Natürlich führt das nur dazu, daß Leute ohne Stern herumlaufen, was zur Folge hat, daß sie mit dem nächsten Transport fortmüssen, wenn sie geschnappt werden. Andere wieder versuchen, doch noch über die Grenze zu kommen: So kenne ich ein Mädel, die immer sehr vorsichtig war, im Winter nie nach 8 nach Haus kam, nie den Stern verdeckte, der ist es nun auch zuviel geworden, sie schloß sich einer Gruppe von Leuten an, die nach Belgien wollten. Die Sache kam raus: Vor einigen Wochen hat man am Potsdamer Platz die Leute verhaftet, nun heißt es wohl KZ oder Abtransport. - Allgemein wurde auch ein Ausgehverbot für Sonntage erwartet, bisher ist es aber noch nicht ausgesprochen worden. - Körperbehinderte, auch Schwerkriegsbeschädigte, müssen jetzt ihr Selbstfahrer abgeben, auch wenn sie sich nicht allein fortbewegen können. Sie werde dafür ins Hospital aufgenommen, wo sie aber - wegen des Fahrverbots - nur von wenigen besucht werden können. - So, das genügt wohl für heute, und Sie werden begreifen daß man eiserne Nerven haben muß, um das alles heil zu überstehen. –

Neulich bekam ich von Onkel Paul einen Gruß über die Schweiz.
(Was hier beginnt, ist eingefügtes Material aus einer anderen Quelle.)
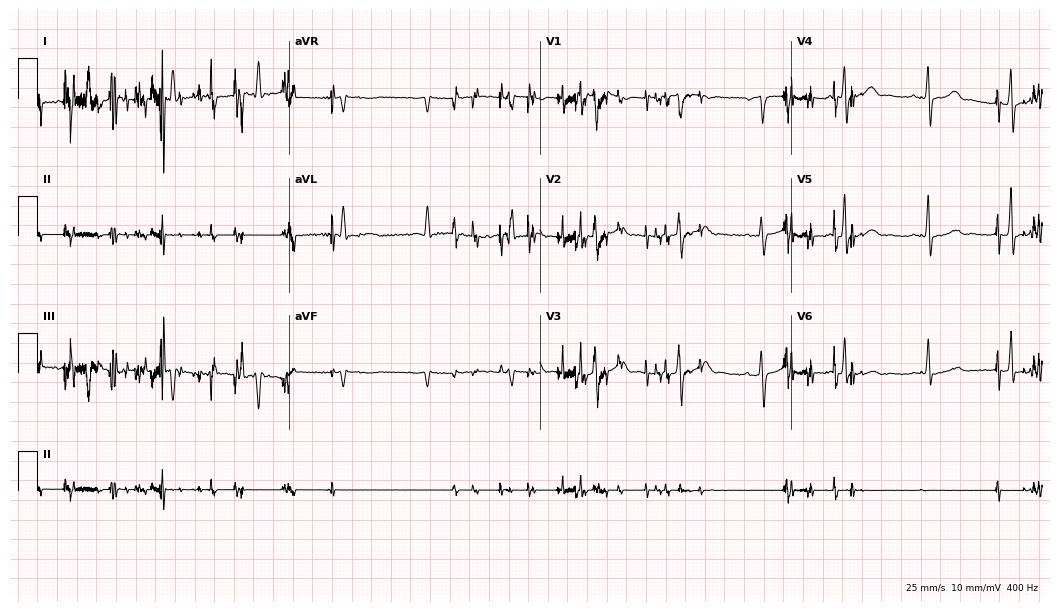
Standard 12-lead ECG recorded from a male patient, 68 years old (10.2-second recording at 400 Hz). None of these six findings is recorded: first-degree AV block, right bundle branch block, left bundle branch block, sinus bradycardia, atrial fibrillation, sinus tachycardia. Only these six findings were labelled.

Dort scheint noch alles einigermaßen in Ordnung zu sein. Tante Nelly gefällt die Arbeit weiter sehr gut Übrigens hat man ihr, wie allen anderen städtischen Pensionären, die Pension gestrichen. Mit ihrem glücklichen Temperament freute sie sich darüber, weil dadurch die Aussichten einer Evakuierung geringer geworden sind. Da sie einschl. meiner 6 Untermieter hat, kann sie ja mit Hilfe ihres Wochenlohns u. der Miete auskommen. Wollten Sie nicht im Frühling nach Berlin kommen, Lisa? Wie ist es denn damit? Vielleicht kann Roswitha schon mitreisen? Schreiben Sie doch mal wieder einen ausführlichen Brief!

Herzliche Grüße u. nochmals vielen Dank!